Can user preferences be learned from just ten questions?

Explores whether adaptive question selection can efficiently infer user-specific reward coefficients without historical data or fine-tuning. This matters for scaling personalization without per-user model updates.

Note · 2026-02-23 · sourced from Assistants Personalization

Standard RLHF trains a single reward model on aggregated human preferences, assuming a universal preference structure. PReF (Personalization via Reward Factorization) makes a different assumption: user preferences lie in a low-dimensional space and can be represented as weighted sums of a small set of base reward functions.

The three-stage architecture:

Base reward learning — train a set of base reward functions from paired preference data annotated with user identity. Each base function captures one dimension of preference variation (e.g., conciseness vs detail, formality vs casualness).
User coefficient inference — present the new user with a sequence of question-response pairs and ask which response they prefer. The questions are selected adaptively using active learning: each question is chosen to maximally reduce uncertainty about the user's coefficients. Results from logistic bandit theory enable efficient uncertainty computation.
Inference-time alignment — once user-specific coefficients are known, use inference-time methods to generate reward-aligned responses without modifying model weights. This enables scalable per-user adaptation.

The practical significance: 10-20 questions suffice. This is dramatically more efficient than approaches requiring historical interaction data or per-user fine-tuning. The active learning component is critical — random question selection would require far more queries because most questions are uninformative for distinguishing between users.

The low-dimensional preference assumption is both the strength and the limitation. If real preferences don't decompose into a small number of base dimensions, the factorization misses important variation. However, the survey evidence from How do personalization granularity levels trade precision against scalability? suggests that persona-level personalization (group-based, moderate dimensionality) is often sufficient and that user-level precision trades against data requirements.

The inference-time alignment component connects to Can decoding-time tuning preserve knowledge better than weight fine-tuning?. Both avoid weight modification per user, but PReF applies a user-specific reward function while proxy tuning applies a task-specific distributional shift. The combination suggests a design space: different axes of adaptation (user preferences, task requirements, domain knowledge) can each be applied at inference time through different mechanisms.

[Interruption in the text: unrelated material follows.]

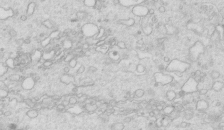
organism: Mouse
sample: Multiciliated cells

Source: Assistants Personalization

Related concepts in this collection

Can text summaries condition reward models better than embeddings? Exploring whether learning interpretable text-based summaries of user preferences outperforms embedding vectors for training personalized reward models in language model alignment.
PLUS uses RL-trained text summaries; PReF uses factorized reward functions. Complementary approaches to the same problem.
Can decoding-time tuning preserve knowledge better than weight fine-tuning? Explores whether applying alignment signals at inference time rather than modifying model weights can better preserve the factual knowledge learned during pretraining while still achieving alignment goals.
both are inference-time adaptation methods; different mechanisms
Does chatbot personalization build trust or expose privacy risks? Explores whether personalization features that increase user trust and social connection simultaneously heighten privacy concerns and create rising behavioral expectations over time.
PReF's explicit preference queries may increase privacy concerns vs implicit approaches

Concept map

14 direct connections · 115 in 2-hop network ·medium cluster

Can user preferences be learned from just ten qu… Can text summaries condition reward models better … Can decoding-time tuning preserve knowledge better… Does chatbot personalization build trust or expose…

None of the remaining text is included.